Music therapy is an emerging alternative therapy for children with CP and other disabilities. According to the American Music Therapy Association, it can help patients manage stress, alleviate pain, express feelings, enhance memory, improve communication, and promote physical rehabilitation and overall wellness. Additionally, playing an instrument may help with dexterity and flexibility, while dancing may help with movement and exercising muscles.

Aquatic Therapy

Aquatic therapy uses water and water-induced resistance to help improve physical functioning in children with CP. Based on the unique circumstances and needs of each child, aquatic therapy can include various exercises, such as walking or running underwater, kicking against water, swimming, and water yoga. Aquatic therapy provides resistance to help encourage movement, and it can also aid in reducing pain and tension in stiff muscles and joints. Ultimately, it can help improve muscle tone and circulation, as well as flexibility.

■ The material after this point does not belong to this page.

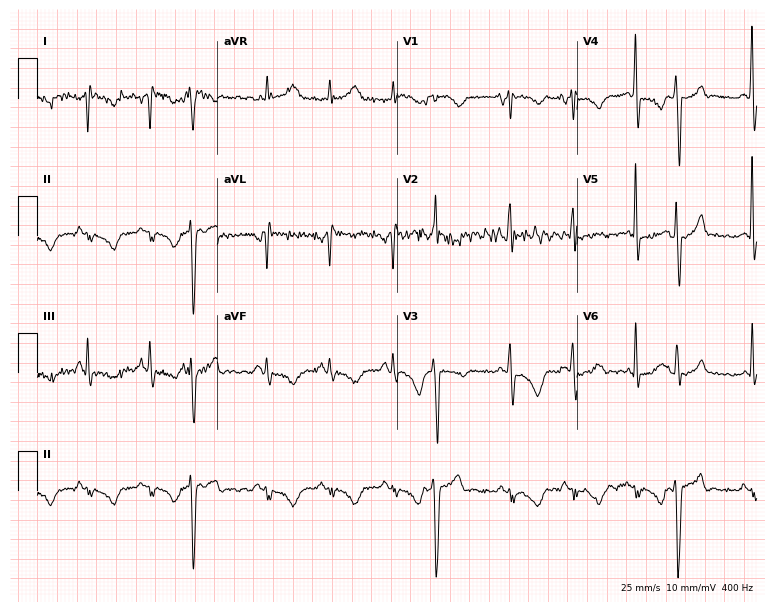
12-lead ECG (7.3-second recording at 400 Hz) from a 77-year-old male patient. Screened for six findings — first-degree AV block, right bundle branch block (RBBB), left bundle branch block (LBBB), sinus bradycardia, atrial fibrillation (AF), sinus tachycardia — none is recorded. Only these six findings were labelled.

What Makes Alternative Therapies Appealing to Parents of Children with CP?

Alternative approaches to healing and relief are becoming increasingly more common in the treatment of many illnesses and conditions, including CP. They can help manage pain in addition to medication, manage certain impairments, and increase the quality of life for the child and their family. Many alternative therapies are considered low risk, which is partially what makes them appealing to families and caregivers of children with CP. Some families turn to these alternative therapies after hearing success stories, or simply because of their belief in more natural therapies.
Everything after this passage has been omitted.